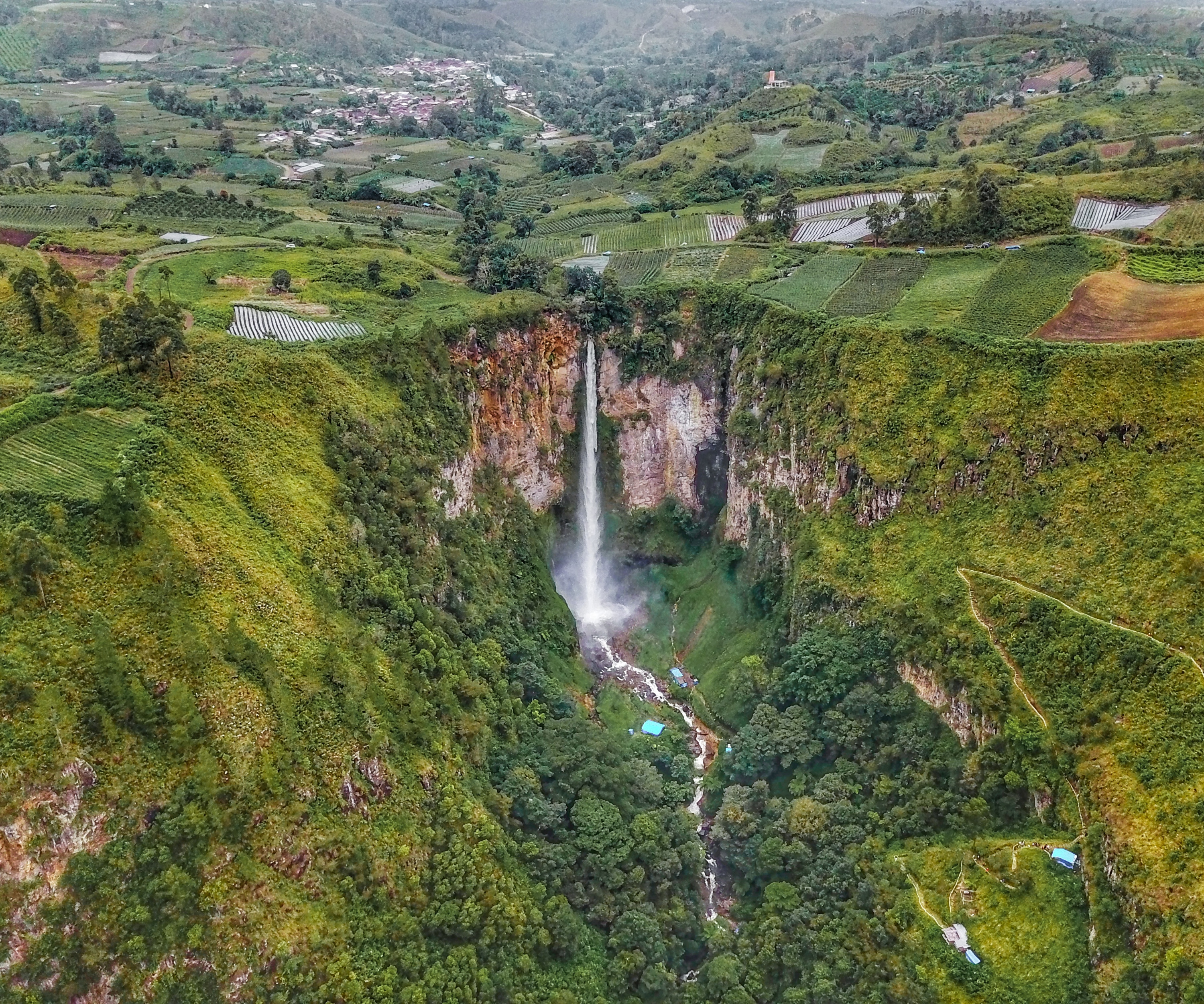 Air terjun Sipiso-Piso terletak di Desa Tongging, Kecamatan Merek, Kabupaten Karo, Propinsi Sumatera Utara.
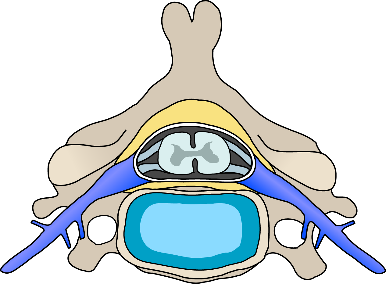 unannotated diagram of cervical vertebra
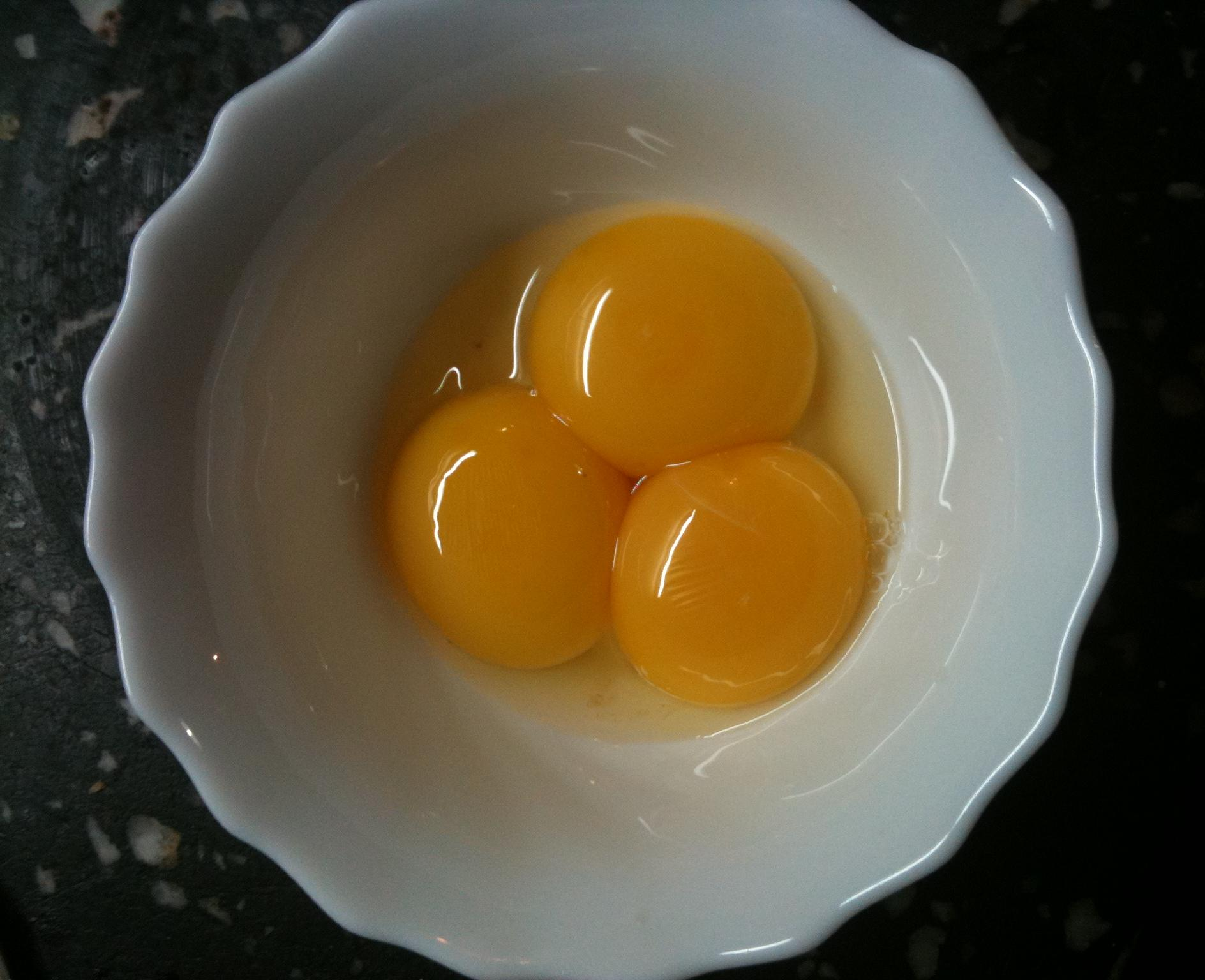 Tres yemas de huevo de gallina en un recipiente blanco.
------
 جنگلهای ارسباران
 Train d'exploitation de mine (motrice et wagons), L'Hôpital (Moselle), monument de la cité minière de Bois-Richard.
------
Although the records hold pictures, the copy must not; give again exactly the lines from the one with "Air terjun Sipiso-Piso" through the one with "Tres yemas de".

Exercise output
 Air terjun Sipiso-Piso terletak di Desa Tongging, Kecamatan Merek, Kabupaten Karo, Propinsi Sumatera Utara.
 unannotated diagram of cervical vertebra
 Tres yemas de huevo de gallina en un recipiente blanco.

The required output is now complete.